Visual stimuli and procedure

Psychophysics environment.

Stimuli were generated with the Psychophysics Toolbox version 3.0.8 extension for Matlab (version 7.4.0) running on an Apple Mac Pro with an nVidia GeForce 7300 GT video card. The display was a Trinitron A7217A CRT monitor with a refresh rate of 75 Hz. Gabor patterns were presented with the same space-averaged luminance as the background (4.75 cd/m2 as measured by a Konica Minolta LS-110 luminance meter). The color lookup table of the video card was restricted through Psychophysics Toolbox to the luminance range of the stimulus. This increased the number of distinct grey levels that could be displayed. The minimum contrast step was measured by the luminance meter to be 0.5% Michelson contrast. Fixation was monitored with an SR research Eyelink 1000. If the gaze deviated more than 2 degrees from the fixation point during any of the experiments a tone was sounded and the trial was repeated. Subjects viewed the stimuli with their heads fixed in a chin rest with forehead support 57 cm from the display and indicated their responses with a Microsoft Sidewinder game pad. Responses were recorded with the Psychophysics Toolbox game pad module.

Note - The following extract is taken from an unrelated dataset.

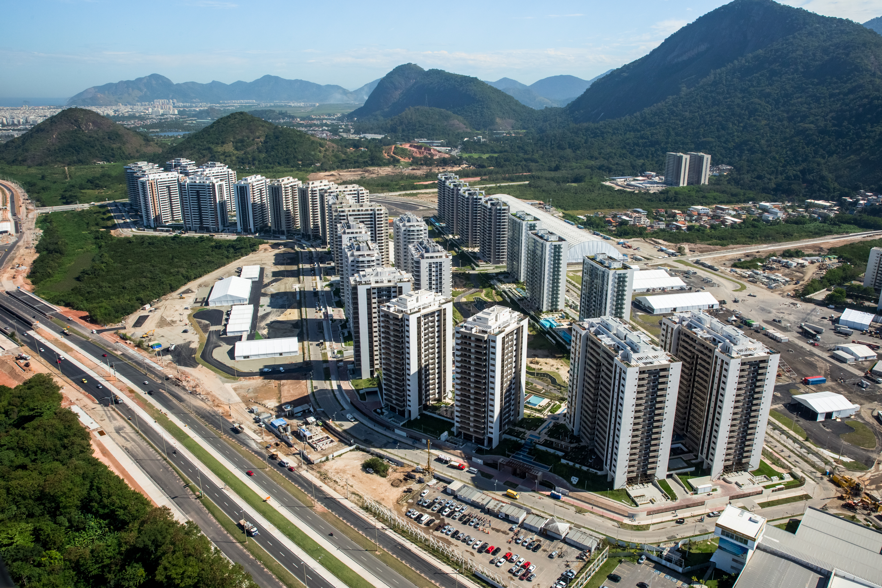 Olympic and Paralympic Village is delivered to Rio 2016
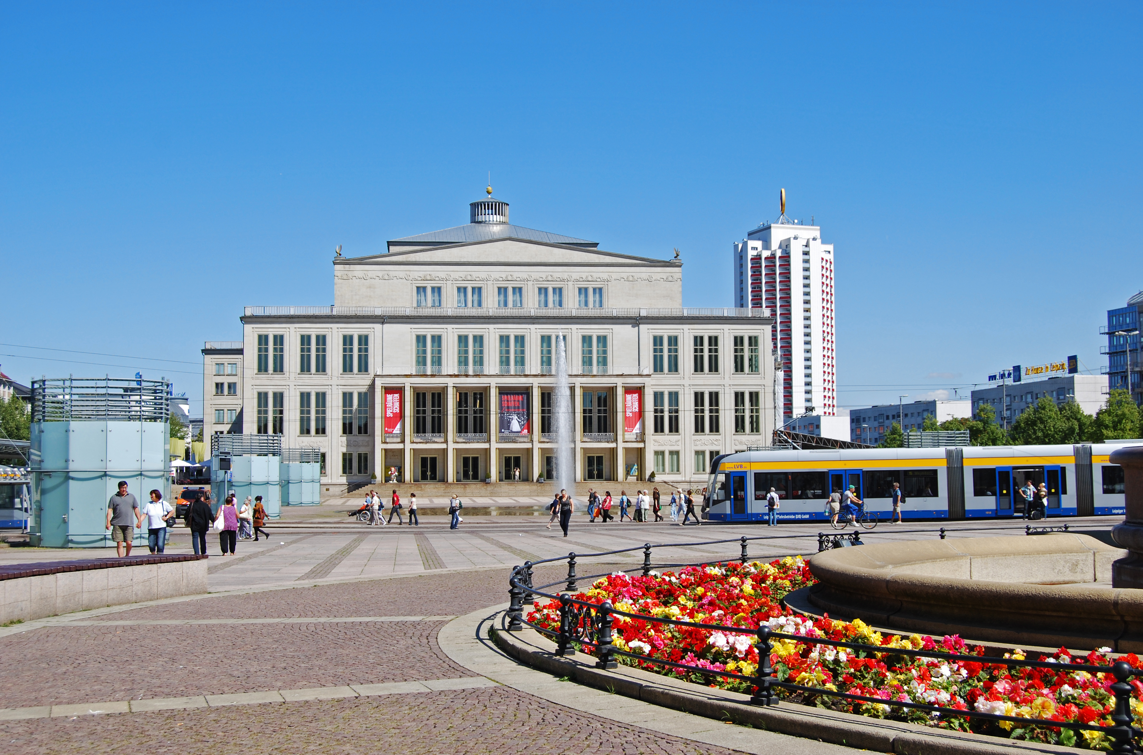 Opernhaus Leipzig

Experiment 1: Coarse orientation discrimination, single location.

In baseline testing a low-contrast Gabor grating (3 degrees in diameter) with spatial frequency of 0.75 cycles per degree was flashed for 27 ms (2 frames) at 6 degrees to the right of fixation (Figure 1). Subjects performed a two-alternative forced choice task, indicating after each stimulus presentation whether the Gabor patch was oriented vertically or horizontally. Contrast was adjusted via a staircase procedure until a criterion level of 75% accuracy was reached. The Michelson contrast started at 11% and was adjusted down by 0.5% after every 3 correct responses and up by 0.5% after every incorrect response. The threshold was calculated as the mean of the last 20 reversals. The contrast was then fixed, and the same stimulus was tested 400 times both before and after theta-burst rTMS. Eight subjects were tested with theta-burst stimulation over primary visual cortex and over the vertex as a control in a darkened room with eyes closed. We excluded the results from one subject who was unable to maintain fixation.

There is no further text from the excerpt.